BAD BOYS FOR LIFE (2020) revives the franchise with fast-paced thrills and plenty of fun

We ride together, we die together, bad boys for life. After a 17-year hiatus, the Bad Boys, Marcus Burnett (Martin Laurence) and Mike Lowrey (Will Smith), are back on the streets of Miami for one last ride in Bad Boys for Life.

Coming back to this beloved franchise after 17 years is a risky move, especially since it boasts new directors, new writers and actors who are past their prime. The big question is; does it feel like it’s been 17 years since these characters were in their prime? Yes, but in a good way.

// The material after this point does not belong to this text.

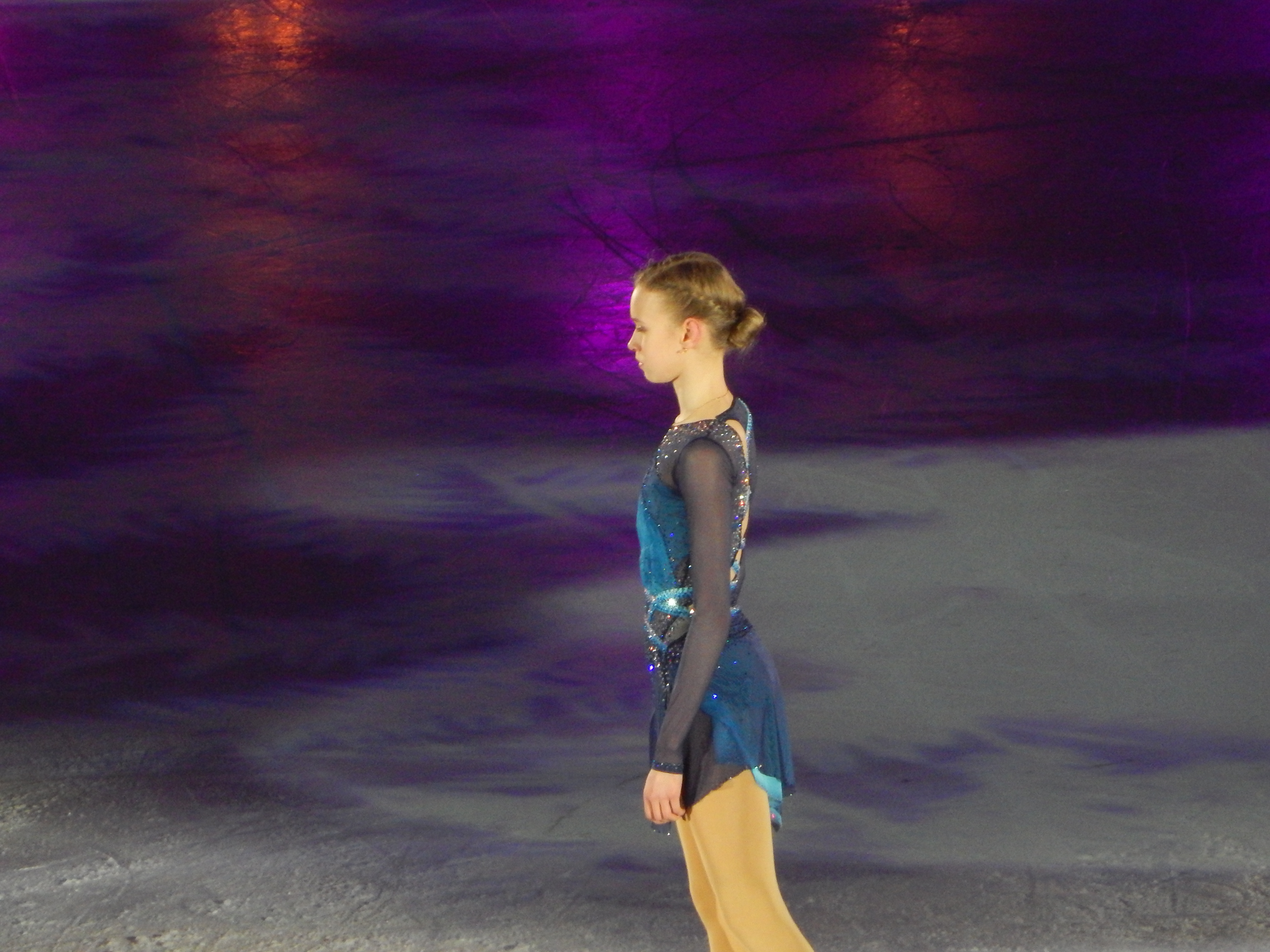 Майя Хромых во время выступления в шоу "Путь к победе", 26 февраля 2020 года, ВТБ Арена, Москва
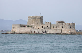 Description : forteresse Bourdzi. Nafplio (Nauplie), Grèce Date : 11 avril 2004 Auteur : Ifernyen Source : Archives personnelles Statut : GFDL Ifernyen avril 2004

When the story reintroduces us to Mike and Marcus it’s clear that time has passed, they’re both in different stages of life and the crime-fighting days of old are beginning to get behind them. I like that the film doesn’t just pretend these guys are in their 20s – 30s and instead uses the large time gap as a key plot point, making it all seem a little bit more realistic.

The story that writers Peter Craig and Joe Carnahan have conjured up for this revival is great. It sends Mike and Marcus on a different kind of mission and really works for where each of the characters are in their lives. They may be past their prime, but when bullets are flying, cars are flipping and one-liners are being dished, the movie is at its most fun and it’s like the Bad Boys of old. Also, it’s not just a straightforward run-of-the-mill plot, there are a number of rather shocking surprises that keep things moving and switch things up quite regularly.

The biggest issue with the story lies with the pacing, which is constantly jumping between fast and slow, resulting in some jarring shifts. Sometimes the story calls for it to slow down but a couple of times it sinks into a bit of a lull when it should be ramping up. One of those lulls is right before the final act kicks off where it slows down a little too much and for a little too long, sort of killing the urgency in the plot.

As I mentioned, when the film embraces its strengths it’s a remarkably fun ride. Its biggest strength being the thrilling action sequences, with enough shootouts and car chases to keep you entertained right through to the massive climax. Some of the action sequences are a little less fast-paced than before for obvious reasons, but it doesn’t mean they’re any less fun. On top of the action, there’s also a decent amount of heart and emotion weaved into the story quite nicely. It does a lot to develop the characters of Mike and Marcus over the course of the film in interesting ways.

The other crucial element of Bad Boys that hasn’t disappeared is the irreplaceable chemistry between Will Smith and Martin Lawrence. The two of them have this unbreakable bond in real life that bleeds into their onscreen characters and makes their back and forth banter some of the best. Their characters may have changed but they haven’t lost a grip on their relationship, which is at the forefront of this story. Joe Pantoliano returns with a great performance as Captain Howard alongside a number of new faces.

Working alongside Mike and Marcus is a new, younger team made up of Vanessa Hudgens, Charles Melton and Alexander Ludwig that challenge their ‘destructive’ way of dealing with things. My first impression of these new inclusions was that they would be annoying more than they would be a fresh addition to the film. I was right, to an extent. Upon introduction, this new crew of characters are a little irritating and I didn’t really want to see more of them. As time went on and they became more involved in the story, they grew on me and I thoroughly enjoyed their presence.

In the end, Bad Boys for Life is a resounding success, reviving the Bad Boys franchise after such a long hiatus with Will Smith and Martin Lawrence jumping right back into the shoes of their characters. It’s fun, fast-paced and a journey full of thrills, shocks and surprises. It does suffer from some dips in pacing where it could’ve probably just kept on moving, but overall it’s a fun ride. I wouldn’t be opposed to even seeing another Bad Boys film in the future, only as long as Smith and Lawrence are at the forefront of the story.